### What the task requires
Using only the entries below, output the lines starting at the one containing "sample: Glomerulus" and ending at the one containing "sample: Cilia in tetrahymena", exactly and inclusive of both, omitting the pictures.

### Material supplied
# # # #

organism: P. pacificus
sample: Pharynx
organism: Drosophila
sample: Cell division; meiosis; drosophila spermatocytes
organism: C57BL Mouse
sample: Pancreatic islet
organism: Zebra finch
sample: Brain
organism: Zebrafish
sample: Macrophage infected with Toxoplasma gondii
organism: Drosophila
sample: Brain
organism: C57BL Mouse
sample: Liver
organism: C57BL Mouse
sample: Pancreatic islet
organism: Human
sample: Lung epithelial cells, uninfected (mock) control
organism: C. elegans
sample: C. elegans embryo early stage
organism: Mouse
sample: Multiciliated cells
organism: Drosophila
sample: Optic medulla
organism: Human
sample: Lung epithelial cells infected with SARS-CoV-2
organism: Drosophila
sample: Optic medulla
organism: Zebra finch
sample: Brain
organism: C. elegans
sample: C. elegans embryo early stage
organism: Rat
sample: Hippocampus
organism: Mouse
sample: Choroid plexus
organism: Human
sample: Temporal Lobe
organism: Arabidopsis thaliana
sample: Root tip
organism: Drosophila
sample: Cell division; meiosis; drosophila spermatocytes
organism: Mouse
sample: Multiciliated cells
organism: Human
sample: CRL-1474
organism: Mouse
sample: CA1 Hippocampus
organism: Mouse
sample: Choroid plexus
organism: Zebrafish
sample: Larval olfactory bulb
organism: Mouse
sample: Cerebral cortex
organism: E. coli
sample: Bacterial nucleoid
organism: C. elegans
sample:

# # # #

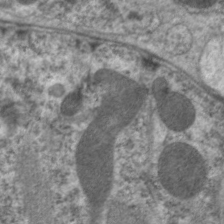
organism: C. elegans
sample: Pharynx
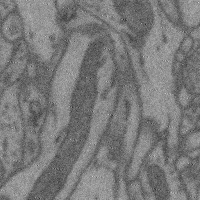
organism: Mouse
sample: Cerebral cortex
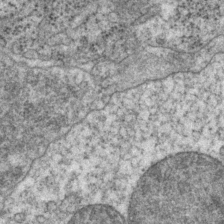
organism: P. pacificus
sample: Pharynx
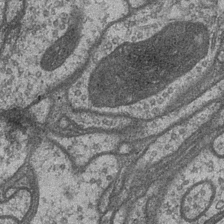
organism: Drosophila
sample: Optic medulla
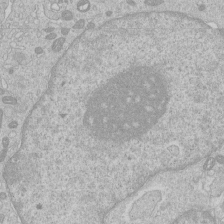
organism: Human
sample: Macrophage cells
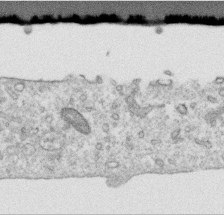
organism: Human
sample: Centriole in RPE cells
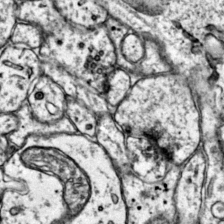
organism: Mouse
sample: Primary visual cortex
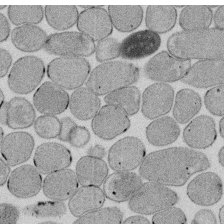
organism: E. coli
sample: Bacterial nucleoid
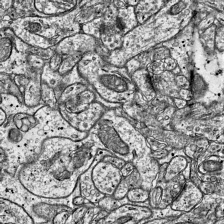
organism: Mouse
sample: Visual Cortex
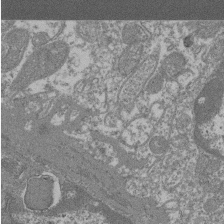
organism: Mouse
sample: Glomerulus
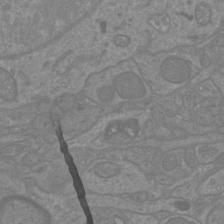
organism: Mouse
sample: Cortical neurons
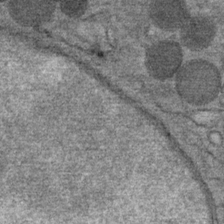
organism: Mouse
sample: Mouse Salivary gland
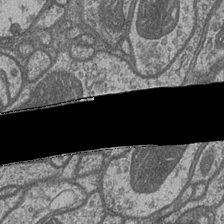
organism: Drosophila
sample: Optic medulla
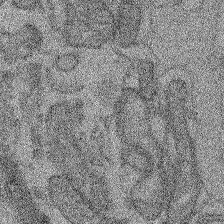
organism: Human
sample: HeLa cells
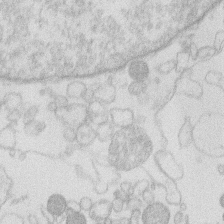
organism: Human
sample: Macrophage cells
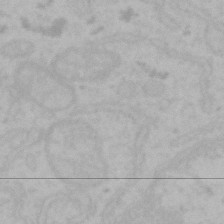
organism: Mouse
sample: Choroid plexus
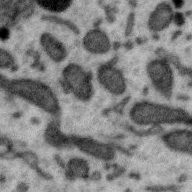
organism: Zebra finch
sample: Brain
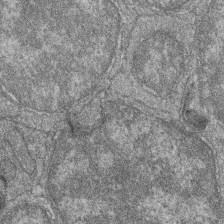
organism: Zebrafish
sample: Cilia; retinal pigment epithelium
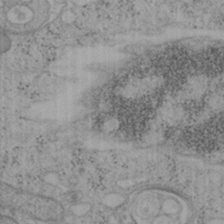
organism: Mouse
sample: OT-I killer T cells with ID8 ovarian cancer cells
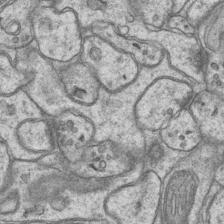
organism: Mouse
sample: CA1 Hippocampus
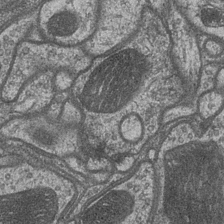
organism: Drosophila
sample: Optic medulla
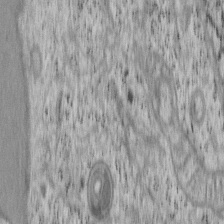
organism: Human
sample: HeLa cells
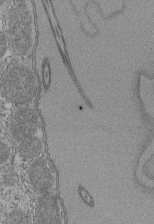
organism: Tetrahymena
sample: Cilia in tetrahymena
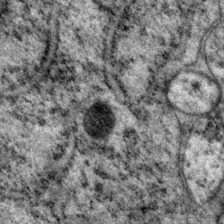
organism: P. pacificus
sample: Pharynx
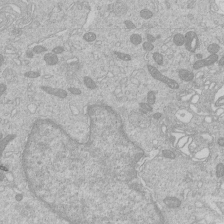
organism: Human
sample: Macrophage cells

# # # #

### Your solution
sample: Glomerulus
organism: Mouse
sample: Cortical neurons
organism: Mouse
sample: Mouse Salivary gland
organism: Drosophila
sample: Optic medulla
organism: Human
sample: HeLa cells
organism: Human
sample: Macrophage cells
organism: Mouse
sample: Choroid plexus
organism: Zebra finch
sample: Brain
organism: Zebrafish
sample: Cilia; retinal pigment epithelium
organism: Mouse
sample: OT-I killer T cells with ID8 ovarian cancer cells
organism: Mouse
sample: CA1 Hippocampus
organism: Drosophila
sample: Optic medulla
organism: Human
sample: HeLa cells
organism: Tetrahymena
sample: Cilia in tetrahymena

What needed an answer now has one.